/ML4CT

Machine Learning for Counterterrorism.

Primary LanguageJupyter NotebookMIT LicenseMIT

Machine Learning for Counterterrorism

Purpose

In this project, we sought to analyze what factors lead terrorist attacks to succeed, as well as historical trends and patterns in the database of terrorist attacks.

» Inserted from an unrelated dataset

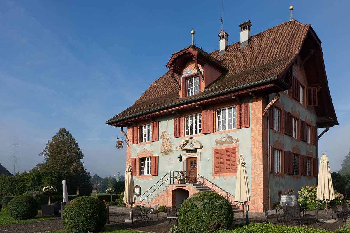 Restaurant Wart (historisches Gebäude) in Hünenberg

Authors: Akhil Jalan, Paul Kim, Yakub Akhmenerov

{akhiljalan, luapkim, yakubakh} @berkeley.edu

Instructions

Installation Instructions

After cloning the repository to your machine, simply run the following commands from your terminal.

make env
source activate ct_env
make test
make run

Navigating the Repo

The notebook main.ipynb contains a summary and exposition of our work. We recommend you start there, and then branch out to whatever interests you. Each notebook is largely self-contained and does not depend on the others.

The notebooks counter_terrorism_random_forest.ipynb, counter_terrorism_lasso.ipynb, and counter_terrorism_neural_network.ipynb contain work for our random forest, LASSO regression, and neural network models respectively.

The notebooks counter_terrorism_nb1.ipynb, counter_terrorism_nb2.ipynb, and counter_terrorism_nb3.ipynb contain exploratory analysis and data visualization. Not all of the visualizations were used in main.ipynb. The directory figures/ contains all of the visualizations we used in main.ipynb, and some that we didn't.

The file preprocess_functions.py contains some basic functions for loading and pre-processing the data, and similarly utils.py contains useful functions for the notebooks. Unit tests are in tests.py.

instructions.md is not relevant to users. It contains directions written for us by our GSI/professor.

The directory intermediate_results contains some intermediate data used across notebooks.

Dataset

We used a database of 170,350 terrorist attacks from 1970 to 2016 created by researchers at the University of Maryland.

The stored the data in the form of two CSV files in the data/ directory: globalterrorismdb_0617dist_1.csv and globalterrorismdb_0617dist_2.csv. The original dataset came as one large CSV file, but splitting it was necessary to upload to Github. Other than this split, we did not modify the contents of the CSV files.

Source

The database is maintained by researchers at the National Consortium for the Study of Terrorism and Responses to Terrorism (START), headquartered at the University of Maryland. For more details, see their website.

The data are also hosted on Kaggle.

Details

For convenience, we've copy-pasted information about the dataset from the Kaggle competition site. We highly recommend looking at the GTD Codebook for important details on data collection methodology, definitions, and coding schema.

Geography: Worldwide

Time period: 1970-2016, except 1993 (2017 in progress, publication expected June 2018)

Unit of analysis: Attack

Variables: >100 variables on location, tactics, perpetrators, targets, and outcomes

Sources: Unclassified media articles (Note: Please interpret changes over time with caution. Global patterns are driven by diverse trends in particular regions, and data collection is influenced by fluctuations in access to media coverage over both time and place.)

Definition of terrorism:

"The threatened or actual use of illegal force and violence by a non-state actor to attain a political, economic, religious, or social goal through fear, coercion, or intimidation."

Licensing

This work is under the MIT License.

Copyright (c) 2017 Reproducible and Collaborative Statistical Data Science

Permission is hereby granted, free of charge, to any person obtaining a copy of this software and associated documentation files (the "Software"), to deal in the Software without restriction, including without limitation the rights to use, copy, modify, merge, publish, distribute, sublicense, and/or sell copies of the Software, and to permit persons to whom the Software is furnished to do so, subject to the following conditions:

The above copyright notice and this permission notice shall be included in all copies or substantial portions of the Software.

THE SOFTWARE IS PROVIDED "AS IS", WITHOUT WARRANTY OF ANY KIND, EXPRESS OR IMPLIED, INCLUDING BUT NOT LIMITED TO THE WARRANTIES OF MERCHANTABILITY, FITNESS FOR A PARTICULAR PURPOSE AND NONINFRINGEMENT. IN NO EVENT SHALL THE AUTHORS OR COPYRIGHT HOLDERS BE LIABLE FOR ANY CLAIM, DAMAGES OR OTHER LIABILITY, WHETHER IN AN ACTION OF CONTRACT, TORT OR OTHERWISE, ARISING FROM, OUT OF OR IN CONNECTION WITH THE SOFTWARE OR THE USE OR OTHER DEALINGS IN THE SOFTWARE.

Acknowledgments

The authors would like to thank Professor Fernando Perez and our GSI Eli Ben-Michael for their support and guidance. We would also like to thank the START team at the University of Maryland for making this dataset freely available.